In our case, we assume a 5% interest rate with 40 years lifetime as discussed above, resulting in 0.0582 annuity factor. Therefore, the converted yearly capital cost of the ESS will be yielded by multiplying annuity factor, power unit convert factor, and currency unit convert factor, as denoted by (56):

$$C_{\text{ESS}}^Y=\text{AF}\times {\text{FP}}_K^M\times {\text{FC}}_D^E\times \left(P_{\text{ESS}}^{\text{Rated}}\times {\text{CP}}_{\text{ESS}}^{\text{Rated}}+E_{\text{ESS}}^{\text{Rated}}\times {\text{CE}}_{\text{ESS}}^{\text{Rated}}\right)$$ (56)
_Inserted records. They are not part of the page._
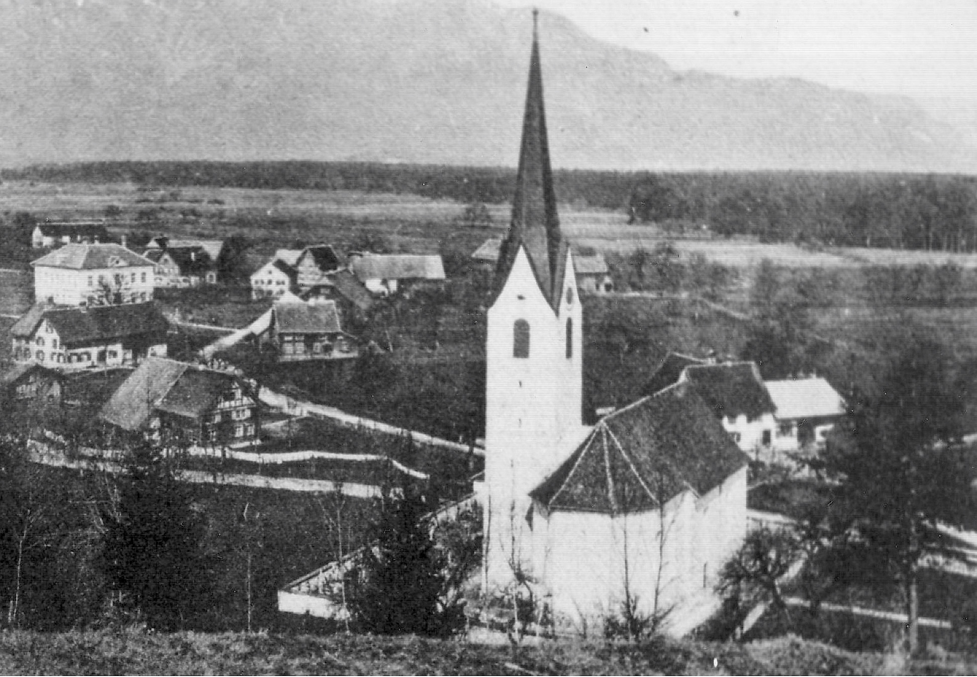 Nofels, Postkarte, Ansicht um 1900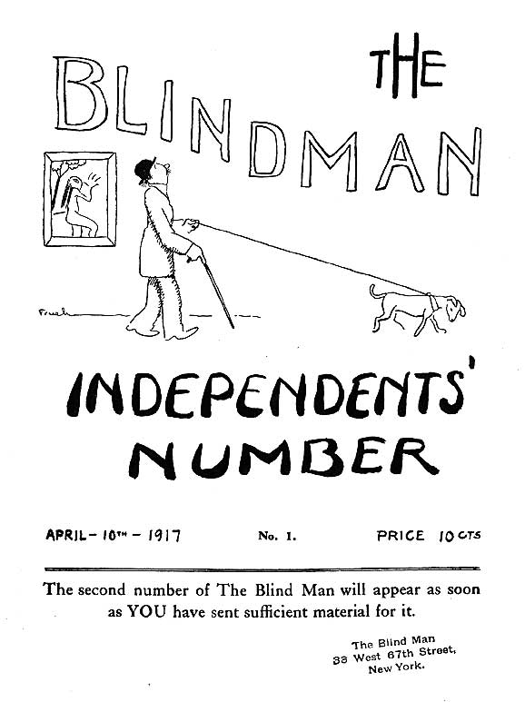 The Blind Man, issue 1, 1917.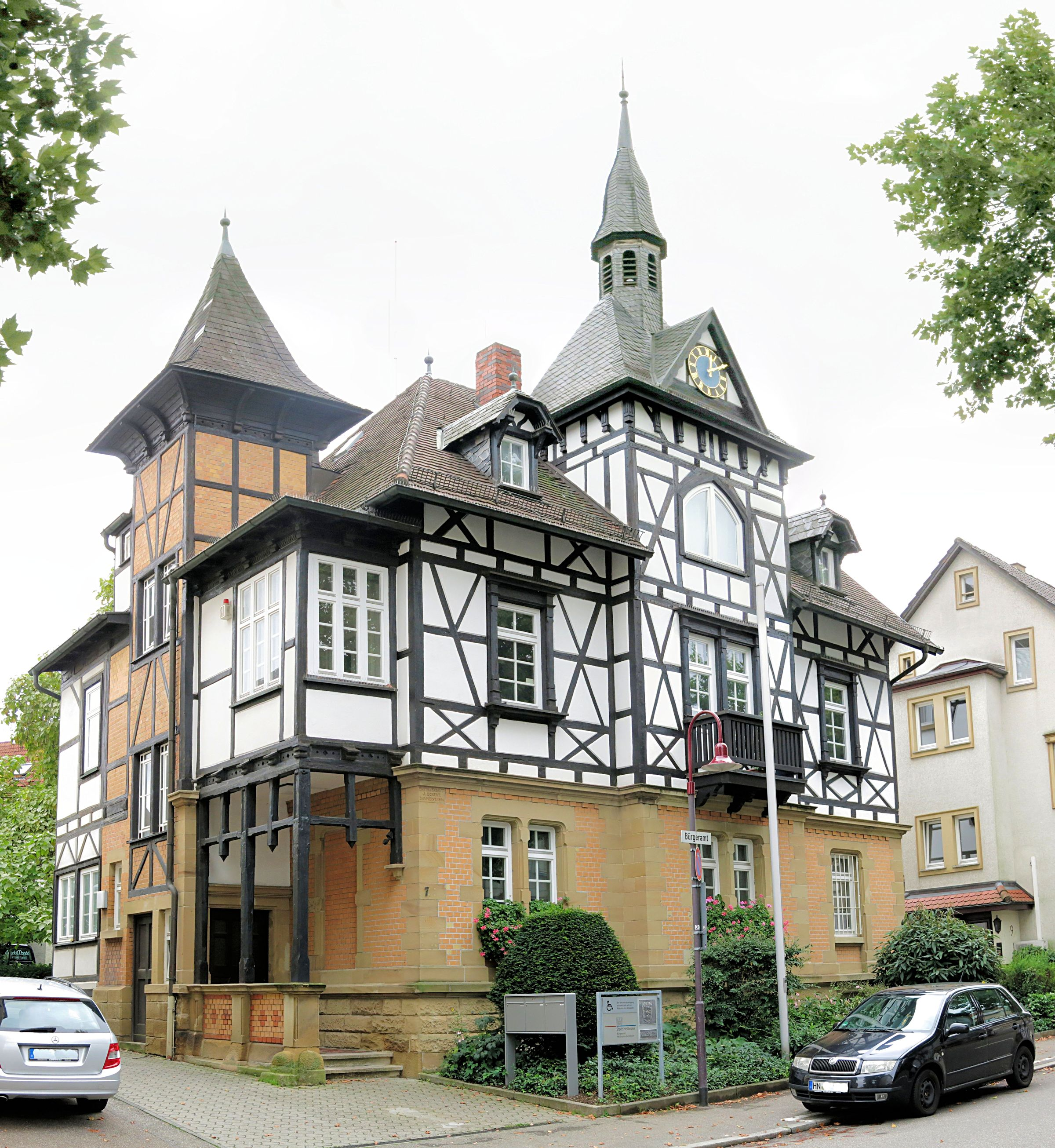 Altes Rathaus in Heilbronn-Sontheim in Sontheim_(Heilbronn)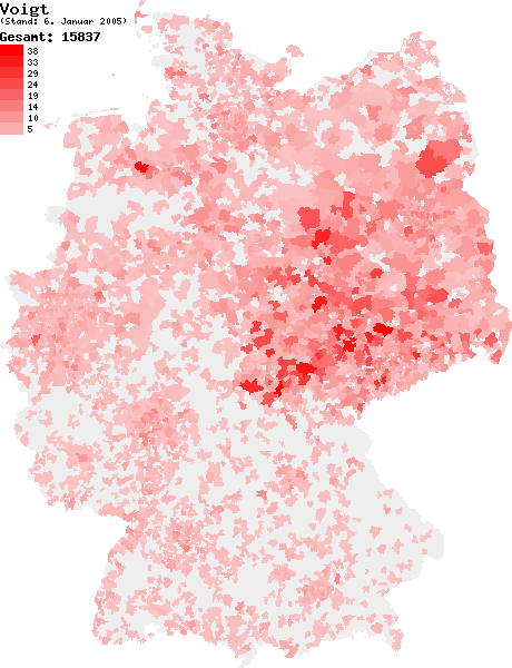 Verteilung des Nachnamens Voigt in Deutschland nach dem Telefonbuch mit Stand vom 6. Januar 2005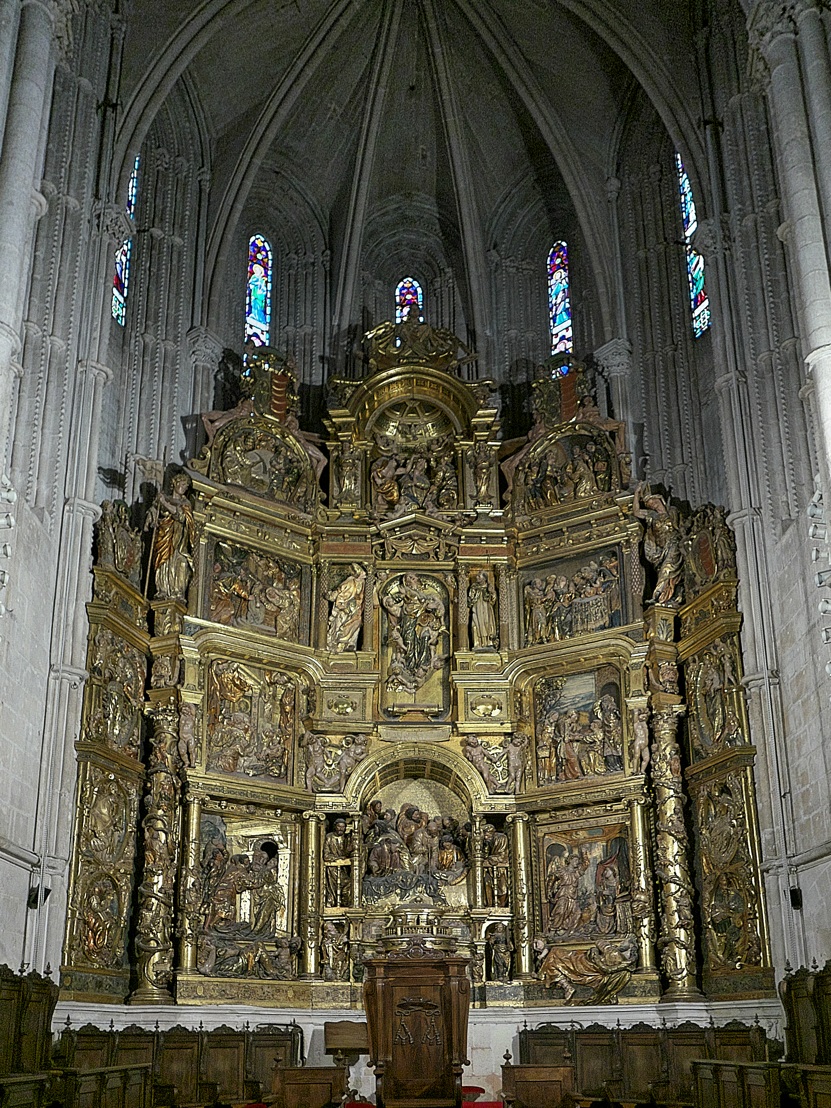 El obispo Pedro Álvarez de Acosta promueve el retablo mayor de la catedral (1550-1554), contratando a Juan de Juni, Juan Picardo y Pereandrés.

In this equation, $C_{\text{ESS}}^Y\text{,}\text{AF,}{\text{FP}}_K^M$, ${\text{FC}}_D^E\text{,}{P}_{\text{ESS}}^{\text{Rated}}$, ${\text{CP}}_{\text{ESS}}^{\text{Rated}}\text{,}{E}_{\text{ESS}}^{\text{Rated}}\text{,}\text{and}{\text{CE}}_{\text{ESS}}^{\text{Rated}}$ denote ESS converted yearly capital cost, annuity factor (0.0582), power unit convert factor (1000), currency unit convert factor (1.07), installed power rating (28 MW), installed energy rating (1425 MW h), per unit cost of power rating (774 €/kW), and per unit cost of energy rating (774 €/kW h), respectively. With the abovementioned values, converted yearly capital cost of the installed ESS unit will be equal to 17,996,563 dollars. The hour-by-hour load of the considered IEEE RTS case study is presented in Fig. 6. As the figure shows, load profile shape is not changed considerably for various days of the year. We assume a constant load profile and consequently a constant operation cost reduction value for all days over horizon time (this assumption justifies load growth factor during 40 years lifetime of the ESS). Consequently, the expected cost reduction for one year will be equal to 20,277,575 dollars. Compared to the ESS yearly investment cost, installing the ESS unit will result in a 2,281,012 dollars net benefit per year. Although the expected obtained yearly benefit is an estimated value, it should be noted that synergic utilization of the ESS applications discussed in the introduction, will justify computation errors so that obtained benefit will be completely competitive compared to the investment costs.

Fig. 6.

IEEE RTS hour-by-hour yearly load [68].

Conclusions

In the present paper, large-scale Energy Storage Systems (ESSs) have been modeled and integrated in the thermal unit commitment problem. The proposed model, Mixed Integer Linear Programming (MILP), ensures convergence to the global optimum while can be easily solved with well-known available solvers without problems of the practical large scale networks. The technical constraints of the thermal units operation and transmission network constraints have been considered in the model, too. The results of the simulations on the case study demonstrated that conducted load leveling through optimum storage management leads to considerable reduction in daily operation costs. In addition, optimal storage charge/discharge schedule of the ESS in order to achieve minimum cost operation has been obtained. Besides storage modeling and integration in UC, a comprehensive sensitivity analysis has been carried out with respect to installation size and technical characteristics of the ESS. Regarding generality of the proposed model, it can be utilized in various system studies including operation, planning, market clearing, and demand response.

Conflict of Interest

The authors have declared no conflict of interest.

Compliance with Ethics Requirements

This article does not contain any studies with human or animal subjects.